4 min read

Machine Learning from Scratch: Linear Regression

Table of Contents

Introduction

In this blog post, I’ll be implementing linear regression from scratch in Python. This will be the first in the series of “Machine Learning from Scratch” posts, where I’ll be implementing various machine learning algorithms without using external libraries like scikit-learn, PyTorch or TensorFlow.

I’m doing this in order to understand the underlying concepts of machine learning algorithms and to gain a deeper understanding of how they work under the hood. In the process, I hope to improve my coding skills and learn more about the mathematical concepts behind these algorithms. Additionally, if this helps someone else in their learning journey, that would be great!

Let’s start with a brief overview of Linear Regression.

Linear Regression

Linear regression is a simple machine learning model that is used to predict a continuous target variable based on one or more input features. The model assumes a linear relationship between the input features and the target variable. The goal of linear regression is to find the best-fitting line that minimizes the sum of the squared errors between the predicted and actual values.

Implementation

Let’s move on to the implementation. I’m using numpy for numerical computations and matplotlib for plotting the results. In order to test the model, I’ll be using train_test_split and datasets from scikit-learn to generate some synthetic data.

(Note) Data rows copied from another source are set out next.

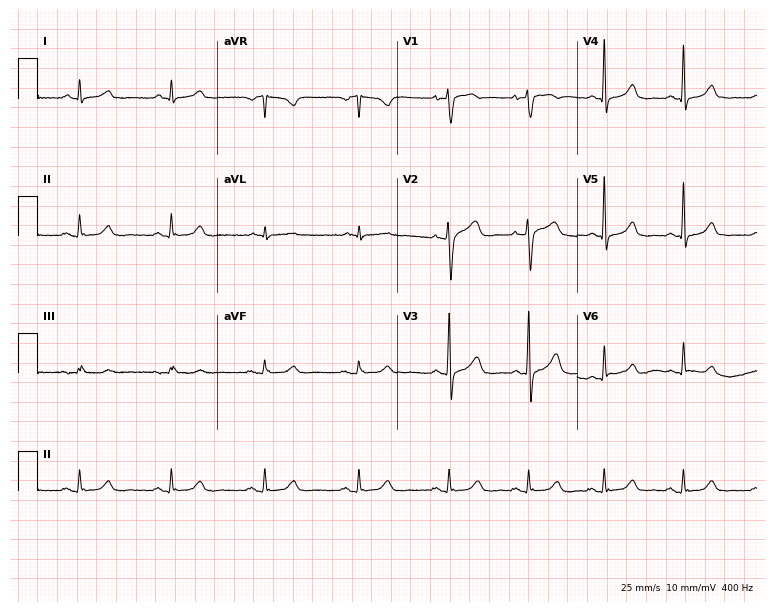
12-lead ECG (7.3-second recording at 400 Hz) from a 58-year-old female patient. Labelled as a normal ECG.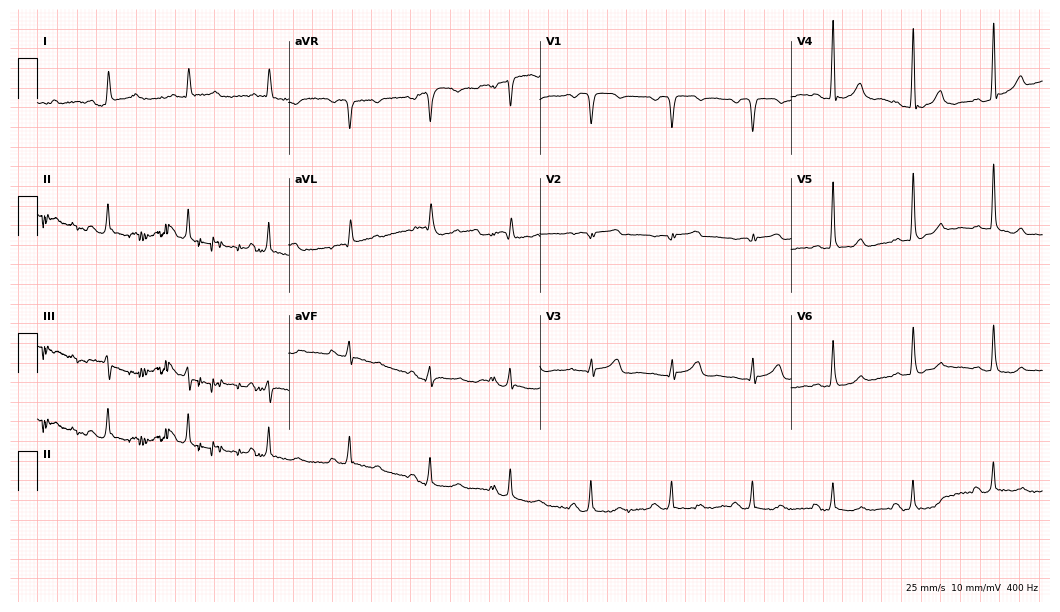
Resting 12-lead electrocardiogram. Patient: a 67-year-old male. None of these six findings is recorded: first-degree AV block, right bundle branch block, left bundle branch block, sinus bradycardia, atrial fibrillation, sinus tachycardia. Other findings, if any, are not listed.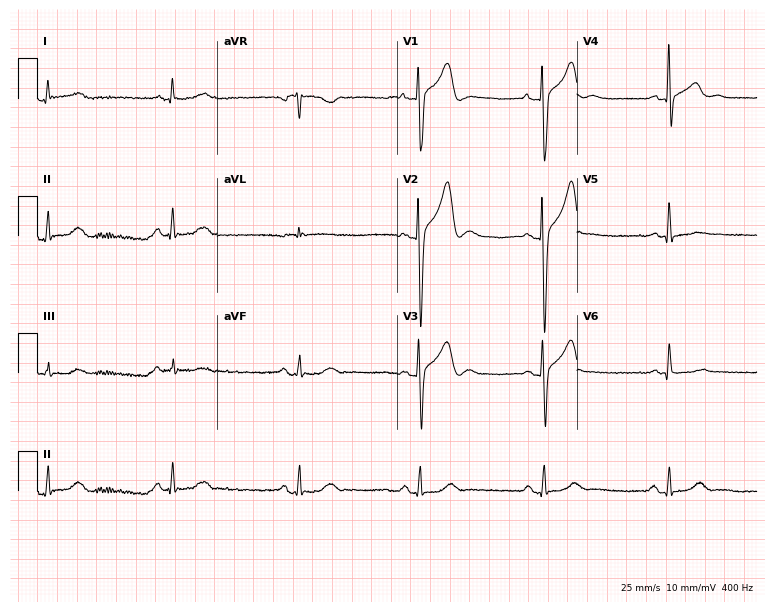
Electrocardiogram, a male patient, 45 years old. Interpretation includes sinus bradycardia (a sinus rate of 50 beats per minute or less).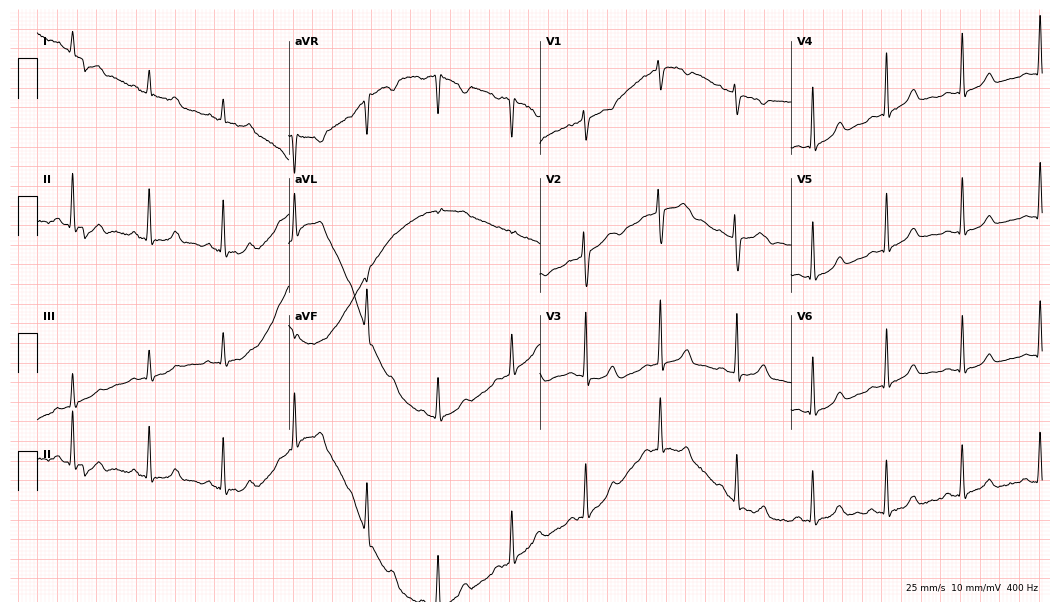
Electrocardiogram (10.2-second recording at 400 Hz), a 31-year-old female. Overall reading on record: normal ECG.

To implement Linear Regression, I’ll be defining a class LinearRegression with the following methods:

  • __init__: Constructor method to initialize the learning rate and number of iterations.
  • fit: Method to train the model on the training data.
  • predict: Method to make predictions on the test data.
import numpy as np
from sklearn.model_selection import train_test_split
from sklearn import datasets
import matplotlib.pyplot as plt

class LinearRegression:
    def __init__(self, lr=0.001, num_iter=1000):
        self.lr = lr
        self.num_iter = num_iter
        self.weights = None
        self.bias = None

    def fit(self, X, y):
        num_samples, num_features = X.shape
        self.weights = np.zeros(num_features)
        self.bias = 0

        for _ in range(self.num_iter):
            y_pred = np.dot(X, self.weights) + self.bias

            dw = (1/num_samples) * np.dot(X.T, (y_pred - y))
            db = (1/num_samples) * np.sum(y_pred - y)

            self.weights = self.weights - self.lr * dw
            self.bias = self.bias - self.lr * db

    def predict(self, X):
        y_pred = np.dot(X, self.weights) + self.bias
        return y_pred

Now that the class is defined, let’s test it on some synthetic data. We’ll generate some random data using datasets.make_regression and split it into training and testing sets using train_test_split. I’ve also created a helper function rmse to calculate the root mean squared error on the test set.

def rmse(y_test, predictions):
    return np.sqrt(np.mean((y_test - predictions)**2))


if __name__ == '__main__':
    X, y = datasets.make_regression(n_samples=100, n_features=1, noise=20, random_state=42)
    X_train, X_test, y_train, y_test = train_test_split(X, y, test_size=0.2, random_state=42)

    model = LinearRegression(lr=0.01, num_iter=5000)
    model.fit(X_train, y_train)
    predictions = model.predict(X_test)

    error = rmse(y_test, predictions)
    print(f"RMSE: {error}")

    y_pred_line = model.predict(X)
    fig = plt.figure(figsize=(8, 6))
    m1 = plt.scatter(X_train, y_train, s=10)
    m2 = plt.scatter(X_test, y_test, s=10)
    plt.plot(X, y_pred_line, color='black')
    plt.show()

Let’s take a look at the plot to see how well the model is performing:

Linear Regression Plot

The model seems to be doing a decent job at predicting the target variable based on the input features.

That’s all for this post. Thanks for reading!